- Arms of the house of Keith, hereditary holders of the title of Earl Marischal.
- Creation date: c. 1160 (Created Marischal of Scotland); c. 1458 (Raised to the Peerage as Earl Marischal);
- Peerage: Peerage of Scotland
- First holder: Hervey de Keith; as Marischal of Scotland; William Keith, 1st Earl Marischal; as Earl Marischal;
- Last holder: George Keith, 10th Earl
- Status: Forfeited
- Extinction date: 1715

= Earl Marischal =

Scottish title

The title of Earl Marischal was created in the Peerage of Scotland for William Keith, the Great Marischal of Scotland.

==History==
The office of marischal of Scotland (or Marascallus Scotie or Marscallus Scotiae) had been hereditary, held by the senior member and chief of Clan Keith, since Hervey (Herveus) de Keith, who held the office of marischal under Malcolm IV and William I. The descendant of Herveus, Sir Robert de Keith (d.1332), was confirmed in the office of Great Marischal of Scotland by King Robert the Bruce around 1324.

Robert de Keith's great-grandson, William, was raised to the peerage as earl marischal by James II in about 1458. The peerage died out when George Keith, the 10th Earl, forfeited it by joining the Jacobite Rising of 1715.

The role of the Marischal was to serve as custodian of the regalia of Scotland, and to protect the king's person when attending parliament. The former duty was fulfilled by the 7th Earl during the Wars of the Three Kingdoms, who hid them at Dunnottar Castle. The role of regulation of heraldry carried out by the English earl marshal is carried out in Scotland by the Lord Lyon King of Arms.
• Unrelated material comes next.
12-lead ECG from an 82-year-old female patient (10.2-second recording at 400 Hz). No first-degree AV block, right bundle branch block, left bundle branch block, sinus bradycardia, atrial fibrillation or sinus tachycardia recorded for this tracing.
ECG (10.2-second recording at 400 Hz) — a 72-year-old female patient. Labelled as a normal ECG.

The separate office of knight marischal was first created for the Scottish coronation of King Charles I in 1633. The office is not heritable, although it has been held by members of the Keith family.

The title was forfeited in 1715, due to the last earl's participation in the Jacobite Rising.
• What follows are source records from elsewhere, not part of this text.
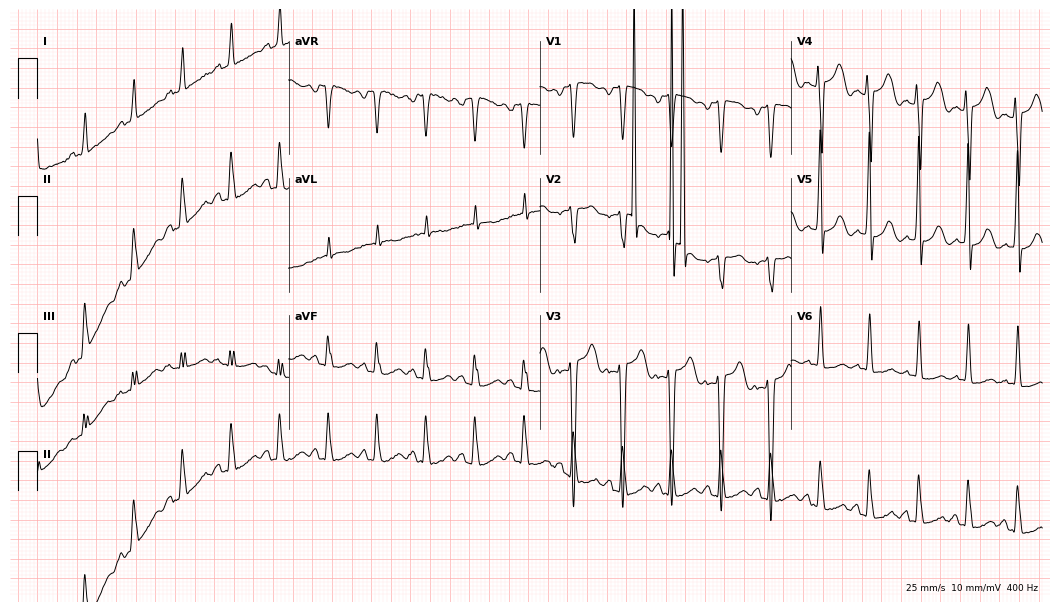
Electrocardiogram (10.2-second recording at 400 Hz), a 29-year-old woman. Interpretation includes sinus tachycardia (a sinus rate of 100 beats per minute or more).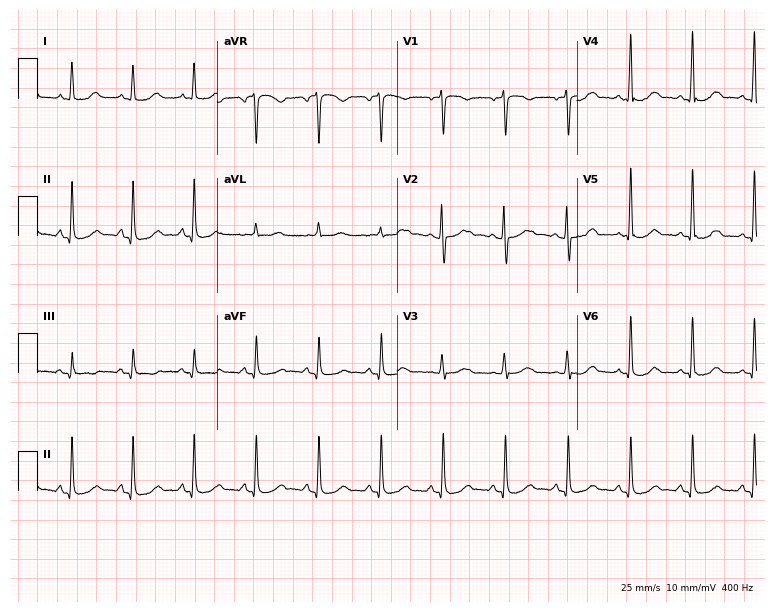
Standard 12-lead ECG recorded from a female, 35 years old. None of these six findings is recorded: first-degree AV block, right bundle branch block (RBBB), left bundle branch block (LBBB), sinus bradycardia, atrial fibrillation (AF), sinus tachycardia. Findings outside these six are not listed.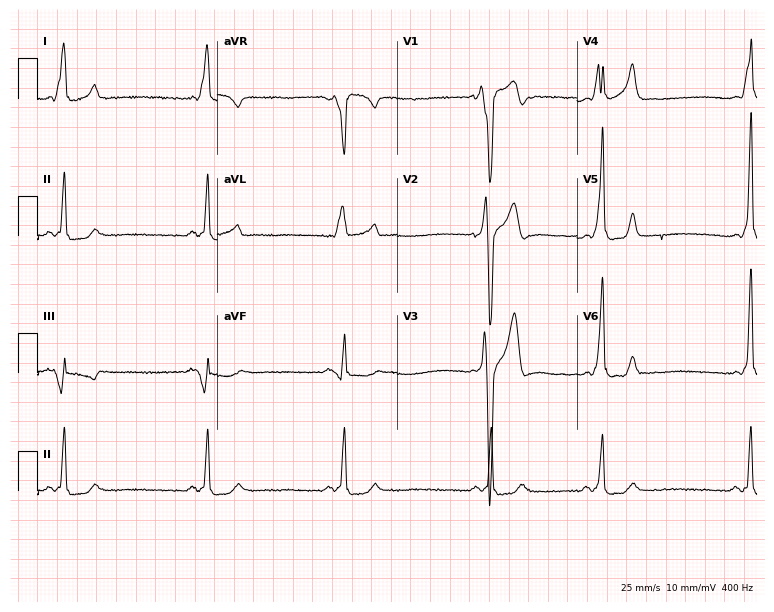
Electrocardiogram, a male, 18 years old. Of the six screened findings (first-degree AV block, right bundle branch block, left bundle branch block, sinus bradycardia, atrial fibrillation, sinus tachycardia), none is recorded. Other findings, if any, are not listed.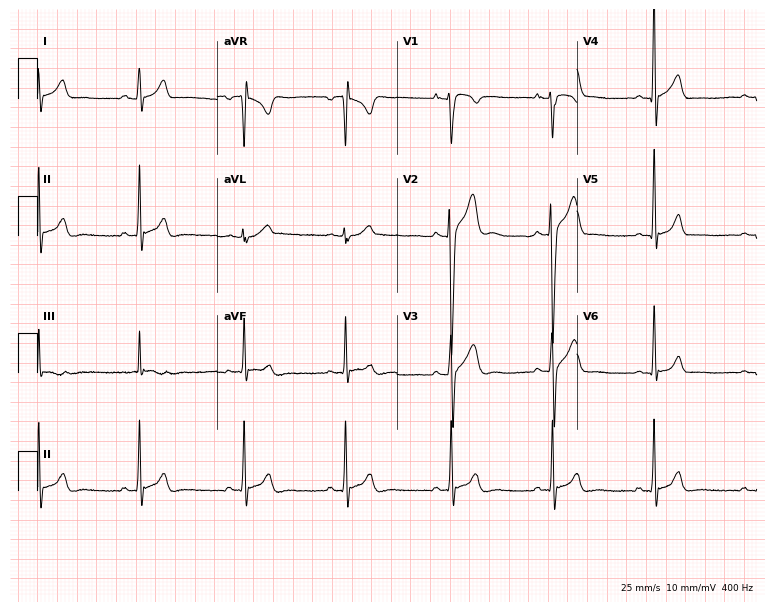
Electrocardiogram, a 36-year-old male patient. Of the six screened findings (first-degree AV block, right bundle branch block, left bundle branch block, sinus bradycardia, atrial fibrillation, sinus tachycardia), none is recorded.

==Marischals and Great Marischals of Scotland==
1. Hervey de Keith (d. c. 1196)
2. Philip de Keith (d. c. 1225), paternal grandson of Hervey de Keith, older brother of David de Keith
3. David de Keith, paternal grandson of Hervey de Keith, younger brother of Philip de Keith (co-jointly with his brother above and paternal nephew below)
4. Hervey de Keith (d. c. 1250), paternal nephew of David de Keith
5. Richard de Keith (fl. 12??)
6. David de Keith (fl. 1269)
7. John de Keith (d. c. 1270)
8. William de Keith (d. c. 1293)
9. Sir Robert Keith (d. 1332)
10. Sir Robert Keith (d. 1346)
11. Sir Edward Keith (d. c. 1351)
12. Sir William Keith (d. c. 1410)
13. Sir Robert Keith (d. c. 1430)
14. William Keith, Marischal of Scotland (d. 1463)

==Earls Marischal of Scotland (c. 1458)==
1. William Keith, 1st Earl Marischal (d. 1483)
2. William Keith, 2nd Earl Marischal (d. 1530)
3. William Keith, 3rd Earl Marischal (d. 1581)
4. William Keith, 4th Earl Marischal (d. 15??)
5. George Keith, 5th Earl Marischal (c. 1553 - 1623)
6. William Keith, 6th Earl Marischal (c. 1585 - 1635)
7. William Keith, 7th Earl Marischal (1614 - 1671)
8. George Keith, 8th Earl Marischal (d. 1694)
9. William Keith, 9th Earl Marischal (c. 1664 - 1712)
10. George Keith, 10th Earl Marischal (c. 1693 - 1778) (forfeit 1715)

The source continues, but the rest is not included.